The data model — star schema and relationships — Power BI Module 3

Power BI rewards clean data modelling more than any other BI tool. DAX is built on the assumption that you have a properly normalised model — fact tables in the middle, dimension tables around them, relationships connecting them. Analysts who skip this step fight DAX forever. Analysts who get it right write DAX that 'just works'.

The star schema

Fact table: the transactions / events. Sales, orders, page views, sensor readings. Many rows, few columns of measures, many foreign keys to dimensions.
Dimension tables: the 'who, what, where, when'. Customer, product, store, date. Few rows (relatively), descriptive columns.
Relationships: foreign-key joins. Sales.customer_id → Customer.id. One-to-many: many sales per customer.

Cardinality and filter direction

Every relationship has a cardinality and a filter direction. Cardinality: one-to-many is the standard. Many-to-many is allowed but introduces complexity. One-to-one is rare and usually means you should merge the tables.

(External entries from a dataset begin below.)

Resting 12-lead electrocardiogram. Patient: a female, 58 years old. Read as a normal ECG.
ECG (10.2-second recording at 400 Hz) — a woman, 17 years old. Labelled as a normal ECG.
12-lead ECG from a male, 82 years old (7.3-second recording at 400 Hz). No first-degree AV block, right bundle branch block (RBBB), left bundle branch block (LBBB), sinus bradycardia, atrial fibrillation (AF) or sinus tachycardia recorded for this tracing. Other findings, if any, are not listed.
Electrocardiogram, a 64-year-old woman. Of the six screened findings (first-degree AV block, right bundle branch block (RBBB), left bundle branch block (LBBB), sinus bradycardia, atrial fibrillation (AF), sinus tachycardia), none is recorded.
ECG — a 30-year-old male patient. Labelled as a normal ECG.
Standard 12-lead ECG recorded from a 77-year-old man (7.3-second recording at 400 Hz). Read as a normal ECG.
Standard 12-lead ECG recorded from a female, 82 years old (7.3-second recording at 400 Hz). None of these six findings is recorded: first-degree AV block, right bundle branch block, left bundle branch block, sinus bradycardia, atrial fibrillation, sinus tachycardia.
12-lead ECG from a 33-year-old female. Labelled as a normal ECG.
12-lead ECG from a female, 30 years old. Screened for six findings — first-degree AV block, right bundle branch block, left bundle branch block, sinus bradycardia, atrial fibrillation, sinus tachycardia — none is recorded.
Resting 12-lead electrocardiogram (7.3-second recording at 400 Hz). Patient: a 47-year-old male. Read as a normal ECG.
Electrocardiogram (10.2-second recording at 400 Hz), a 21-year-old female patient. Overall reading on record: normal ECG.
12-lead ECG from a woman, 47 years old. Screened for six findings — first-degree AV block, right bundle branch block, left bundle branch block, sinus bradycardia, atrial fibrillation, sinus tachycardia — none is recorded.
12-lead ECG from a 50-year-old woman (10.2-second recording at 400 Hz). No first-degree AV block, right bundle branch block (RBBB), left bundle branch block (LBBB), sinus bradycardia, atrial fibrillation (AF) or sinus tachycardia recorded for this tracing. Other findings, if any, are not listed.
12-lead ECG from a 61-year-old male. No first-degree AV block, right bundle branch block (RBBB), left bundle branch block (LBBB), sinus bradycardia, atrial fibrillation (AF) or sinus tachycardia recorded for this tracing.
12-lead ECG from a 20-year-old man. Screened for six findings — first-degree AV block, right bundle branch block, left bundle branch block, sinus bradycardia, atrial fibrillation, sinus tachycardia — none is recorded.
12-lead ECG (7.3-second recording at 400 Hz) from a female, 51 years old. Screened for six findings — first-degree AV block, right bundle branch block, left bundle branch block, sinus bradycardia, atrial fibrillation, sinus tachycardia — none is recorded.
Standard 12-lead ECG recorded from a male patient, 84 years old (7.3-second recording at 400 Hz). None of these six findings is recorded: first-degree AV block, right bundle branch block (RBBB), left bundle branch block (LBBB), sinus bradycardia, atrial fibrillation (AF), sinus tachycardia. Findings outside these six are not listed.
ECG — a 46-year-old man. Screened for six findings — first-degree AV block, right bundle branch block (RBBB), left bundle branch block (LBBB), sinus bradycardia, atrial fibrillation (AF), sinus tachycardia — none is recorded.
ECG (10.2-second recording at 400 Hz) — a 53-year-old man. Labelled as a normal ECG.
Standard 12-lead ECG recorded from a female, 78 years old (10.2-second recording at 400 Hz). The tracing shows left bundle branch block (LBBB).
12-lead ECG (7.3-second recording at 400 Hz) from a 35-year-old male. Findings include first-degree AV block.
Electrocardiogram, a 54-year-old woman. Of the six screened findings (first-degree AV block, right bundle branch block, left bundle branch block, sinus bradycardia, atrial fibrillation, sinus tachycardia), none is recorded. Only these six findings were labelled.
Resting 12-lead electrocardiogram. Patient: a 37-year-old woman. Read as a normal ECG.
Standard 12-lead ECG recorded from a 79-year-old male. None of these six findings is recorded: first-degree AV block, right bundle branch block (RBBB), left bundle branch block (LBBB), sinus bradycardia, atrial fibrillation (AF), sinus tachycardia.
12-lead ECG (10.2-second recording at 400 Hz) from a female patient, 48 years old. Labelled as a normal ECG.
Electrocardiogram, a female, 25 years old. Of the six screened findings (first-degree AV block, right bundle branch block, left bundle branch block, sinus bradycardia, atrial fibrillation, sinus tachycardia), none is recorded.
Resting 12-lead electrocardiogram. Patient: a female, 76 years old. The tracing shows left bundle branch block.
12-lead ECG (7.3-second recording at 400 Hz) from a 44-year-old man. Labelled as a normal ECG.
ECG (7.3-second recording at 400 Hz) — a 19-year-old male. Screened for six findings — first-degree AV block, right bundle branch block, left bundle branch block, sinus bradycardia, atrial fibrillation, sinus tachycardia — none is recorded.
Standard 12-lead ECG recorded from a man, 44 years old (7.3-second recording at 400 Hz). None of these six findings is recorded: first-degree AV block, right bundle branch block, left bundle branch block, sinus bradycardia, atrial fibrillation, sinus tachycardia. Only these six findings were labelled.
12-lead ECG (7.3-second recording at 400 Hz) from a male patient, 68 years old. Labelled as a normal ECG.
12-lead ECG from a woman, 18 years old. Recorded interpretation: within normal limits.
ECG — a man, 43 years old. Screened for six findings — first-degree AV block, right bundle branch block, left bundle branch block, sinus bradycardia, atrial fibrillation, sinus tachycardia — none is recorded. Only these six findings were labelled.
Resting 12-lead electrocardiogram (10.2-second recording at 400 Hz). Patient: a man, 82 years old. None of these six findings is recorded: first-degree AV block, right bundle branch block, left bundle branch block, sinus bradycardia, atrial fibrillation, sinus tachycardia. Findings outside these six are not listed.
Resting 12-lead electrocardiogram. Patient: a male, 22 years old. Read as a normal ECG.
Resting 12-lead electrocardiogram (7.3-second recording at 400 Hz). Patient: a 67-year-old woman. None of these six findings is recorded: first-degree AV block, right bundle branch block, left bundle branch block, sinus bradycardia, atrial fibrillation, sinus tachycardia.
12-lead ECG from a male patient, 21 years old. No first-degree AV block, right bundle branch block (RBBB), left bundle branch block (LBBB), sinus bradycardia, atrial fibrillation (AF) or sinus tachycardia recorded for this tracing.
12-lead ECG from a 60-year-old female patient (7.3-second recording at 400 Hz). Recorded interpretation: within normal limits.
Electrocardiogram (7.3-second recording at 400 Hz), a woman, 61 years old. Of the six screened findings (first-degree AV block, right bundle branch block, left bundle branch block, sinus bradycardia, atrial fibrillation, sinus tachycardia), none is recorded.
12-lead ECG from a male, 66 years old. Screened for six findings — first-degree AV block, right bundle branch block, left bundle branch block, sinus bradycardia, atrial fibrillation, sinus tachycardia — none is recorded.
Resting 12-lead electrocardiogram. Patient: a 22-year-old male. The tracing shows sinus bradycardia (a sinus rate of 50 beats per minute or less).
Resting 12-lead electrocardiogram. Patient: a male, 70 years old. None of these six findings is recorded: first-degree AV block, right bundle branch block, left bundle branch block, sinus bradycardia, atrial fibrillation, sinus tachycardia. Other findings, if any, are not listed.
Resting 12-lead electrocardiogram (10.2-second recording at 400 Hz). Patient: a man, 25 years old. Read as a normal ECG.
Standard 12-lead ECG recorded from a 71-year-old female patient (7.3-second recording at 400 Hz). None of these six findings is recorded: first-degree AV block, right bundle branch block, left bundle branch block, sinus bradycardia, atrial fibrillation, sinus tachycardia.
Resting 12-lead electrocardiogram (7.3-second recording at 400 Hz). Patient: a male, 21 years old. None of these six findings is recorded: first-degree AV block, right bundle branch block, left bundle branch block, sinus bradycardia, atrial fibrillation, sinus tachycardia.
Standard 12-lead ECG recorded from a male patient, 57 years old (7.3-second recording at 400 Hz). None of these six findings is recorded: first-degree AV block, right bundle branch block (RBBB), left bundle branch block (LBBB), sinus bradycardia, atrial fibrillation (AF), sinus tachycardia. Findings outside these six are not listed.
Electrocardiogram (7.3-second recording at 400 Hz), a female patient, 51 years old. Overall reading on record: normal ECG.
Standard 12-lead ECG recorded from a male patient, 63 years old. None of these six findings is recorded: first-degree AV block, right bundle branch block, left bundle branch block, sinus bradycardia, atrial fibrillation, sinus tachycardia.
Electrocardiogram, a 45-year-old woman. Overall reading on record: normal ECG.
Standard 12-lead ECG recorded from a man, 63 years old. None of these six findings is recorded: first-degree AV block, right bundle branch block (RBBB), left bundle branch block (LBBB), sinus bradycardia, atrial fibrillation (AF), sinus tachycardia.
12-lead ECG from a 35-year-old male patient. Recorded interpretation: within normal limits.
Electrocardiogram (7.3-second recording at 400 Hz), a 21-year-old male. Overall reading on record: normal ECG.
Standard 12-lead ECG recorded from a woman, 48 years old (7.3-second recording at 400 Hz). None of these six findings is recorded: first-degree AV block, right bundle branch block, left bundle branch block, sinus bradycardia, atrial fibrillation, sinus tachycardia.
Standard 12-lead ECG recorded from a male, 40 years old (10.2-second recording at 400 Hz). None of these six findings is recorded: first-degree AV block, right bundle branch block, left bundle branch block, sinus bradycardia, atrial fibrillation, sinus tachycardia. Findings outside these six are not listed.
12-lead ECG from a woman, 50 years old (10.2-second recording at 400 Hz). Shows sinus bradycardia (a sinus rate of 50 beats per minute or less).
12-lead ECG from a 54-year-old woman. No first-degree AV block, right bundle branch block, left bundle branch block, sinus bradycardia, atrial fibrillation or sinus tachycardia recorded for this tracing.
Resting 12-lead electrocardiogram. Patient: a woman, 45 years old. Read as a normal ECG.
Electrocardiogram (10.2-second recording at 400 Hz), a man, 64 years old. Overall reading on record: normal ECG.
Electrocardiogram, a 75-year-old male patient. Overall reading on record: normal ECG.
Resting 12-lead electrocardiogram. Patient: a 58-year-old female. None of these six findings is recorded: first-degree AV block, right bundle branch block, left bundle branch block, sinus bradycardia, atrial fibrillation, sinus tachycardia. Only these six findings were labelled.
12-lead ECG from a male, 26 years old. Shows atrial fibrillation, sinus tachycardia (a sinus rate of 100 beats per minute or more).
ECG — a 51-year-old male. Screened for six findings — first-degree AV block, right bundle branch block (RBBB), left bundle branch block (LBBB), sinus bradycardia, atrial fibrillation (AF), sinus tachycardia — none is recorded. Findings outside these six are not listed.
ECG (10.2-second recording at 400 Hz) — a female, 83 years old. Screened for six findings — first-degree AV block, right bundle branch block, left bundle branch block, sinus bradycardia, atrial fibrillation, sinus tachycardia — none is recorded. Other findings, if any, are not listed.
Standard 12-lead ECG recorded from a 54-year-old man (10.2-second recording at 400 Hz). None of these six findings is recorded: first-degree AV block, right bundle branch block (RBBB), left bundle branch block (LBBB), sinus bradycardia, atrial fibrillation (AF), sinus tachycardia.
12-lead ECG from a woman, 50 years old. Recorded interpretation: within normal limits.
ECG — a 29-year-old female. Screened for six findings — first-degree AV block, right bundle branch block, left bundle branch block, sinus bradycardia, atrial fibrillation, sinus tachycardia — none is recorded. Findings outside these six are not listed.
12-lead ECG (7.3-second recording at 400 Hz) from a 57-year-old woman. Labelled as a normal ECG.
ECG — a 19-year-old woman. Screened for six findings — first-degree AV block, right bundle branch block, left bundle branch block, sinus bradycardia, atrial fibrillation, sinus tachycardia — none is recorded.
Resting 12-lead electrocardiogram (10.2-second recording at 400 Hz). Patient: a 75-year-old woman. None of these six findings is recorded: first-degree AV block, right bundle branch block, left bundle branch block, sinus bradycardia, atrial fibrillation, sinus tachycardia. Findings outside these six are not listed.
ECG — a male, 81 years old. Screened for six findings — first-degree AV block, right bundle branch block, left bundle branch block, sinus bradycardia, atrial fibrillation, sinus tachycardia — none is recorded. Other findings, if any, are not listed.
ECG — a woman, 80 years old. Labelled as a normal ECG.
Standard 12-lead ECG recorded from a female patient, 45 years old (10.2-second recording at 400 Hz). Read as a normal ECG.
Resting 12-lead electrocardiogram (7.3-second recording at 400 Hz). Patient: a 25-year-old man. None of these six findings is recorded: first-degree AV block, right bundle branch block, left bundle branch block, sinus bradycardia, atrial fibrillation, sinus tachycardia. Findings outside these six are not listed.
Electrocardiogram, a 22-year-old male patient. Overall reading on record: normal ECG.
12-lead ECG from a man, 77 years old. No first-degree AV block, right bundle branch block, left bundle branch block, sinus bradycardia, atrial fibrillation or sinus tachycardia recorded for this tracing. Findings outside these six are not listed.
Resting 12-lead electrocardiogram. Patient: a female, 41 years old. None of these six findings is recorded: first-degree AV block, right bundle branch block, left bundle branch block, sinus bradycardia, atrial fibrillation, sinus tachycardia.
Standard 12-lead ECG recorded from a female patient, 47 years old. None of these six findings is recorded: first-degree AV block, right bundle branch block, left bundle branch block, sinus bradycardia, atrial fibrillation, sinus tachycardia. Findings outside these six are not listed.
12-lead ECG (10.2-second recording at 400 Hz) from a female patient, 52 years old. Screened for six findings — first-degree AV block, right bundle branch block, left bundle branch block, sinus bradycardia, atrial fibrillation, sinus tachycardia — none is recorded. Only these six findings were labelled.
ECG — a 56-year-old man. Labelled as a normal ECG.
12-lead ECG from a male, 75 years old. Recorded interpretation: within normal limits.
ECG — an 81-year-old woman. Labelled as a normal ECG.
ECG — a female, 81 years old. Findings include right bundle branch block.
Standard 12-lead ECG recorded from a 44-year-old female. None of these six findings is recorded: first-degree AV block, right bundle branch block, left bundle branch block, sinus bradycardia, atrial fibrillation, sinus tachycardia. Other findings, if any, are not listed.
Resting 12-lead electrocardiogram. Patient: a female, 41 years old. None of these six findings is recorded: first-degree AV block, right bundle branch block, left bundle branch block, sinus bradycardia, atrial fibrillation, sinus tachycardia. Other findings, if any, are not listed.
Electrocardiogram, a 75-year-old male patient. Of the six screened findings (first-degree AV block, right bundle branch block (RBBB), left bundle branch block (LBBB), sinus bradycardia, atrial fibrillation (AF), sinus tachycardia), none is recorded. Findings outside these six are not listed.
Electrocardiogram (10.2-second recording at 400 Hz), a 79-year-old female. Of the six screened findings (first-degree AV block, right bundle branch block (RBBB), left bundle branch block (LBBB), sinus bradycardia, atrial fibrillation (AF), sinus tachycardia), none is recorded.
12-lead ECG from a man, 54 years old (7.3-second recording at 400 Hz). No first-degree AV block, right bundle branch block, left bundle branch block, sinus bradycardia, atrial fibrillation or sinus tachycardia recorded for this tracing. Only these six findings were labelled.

Filter direction: single (the default) means dimension filters propagate to fact. Bi-directional means filters also propagate back from fact to dimension. Bi-directional is occasionally useful (e.g., 'show only customers who have ordered'), but it creates ambiguous filter contexts in DAX and is the #1 cause of mysterious calculation bugs.

The Date dimension

Power BI's time intelligence functions (SAMEPERIODLASTYEAR, TOTALYTD, DATESBETWEEN) require a proper Date dimension table — a table with one row per date, contiguous, marked as a date table. The auto-generated 'Date Hierarchy' on date columns isn't enough; build a real Date table in Power Query or use Marco Russo's standard M script. This is mandatory infrastructure for any serious financial model in Power BI.

The flat-table trap

Many beginners load a single big CSV and try to build everything on it. Performance is poor, DAX is hard, and refresh times are long. Always normalise: in Power Query, split the CSV into a fact table and dimension tables. Even a tiny dataset benefits — the model relationships are what DAX uses to reason about filter context.

Exercise

Take any flat CSV with 5+ columns. In Power Query, normalise it: identify the dimensions (date, customer, product, etc.) and split each into a separate query that contains only the unique values + an ID column. Replace the original columns in the fact table with the IDs. Set up relationships. Build a simple chart. Was DAX easier to write than it would have been on the flat table?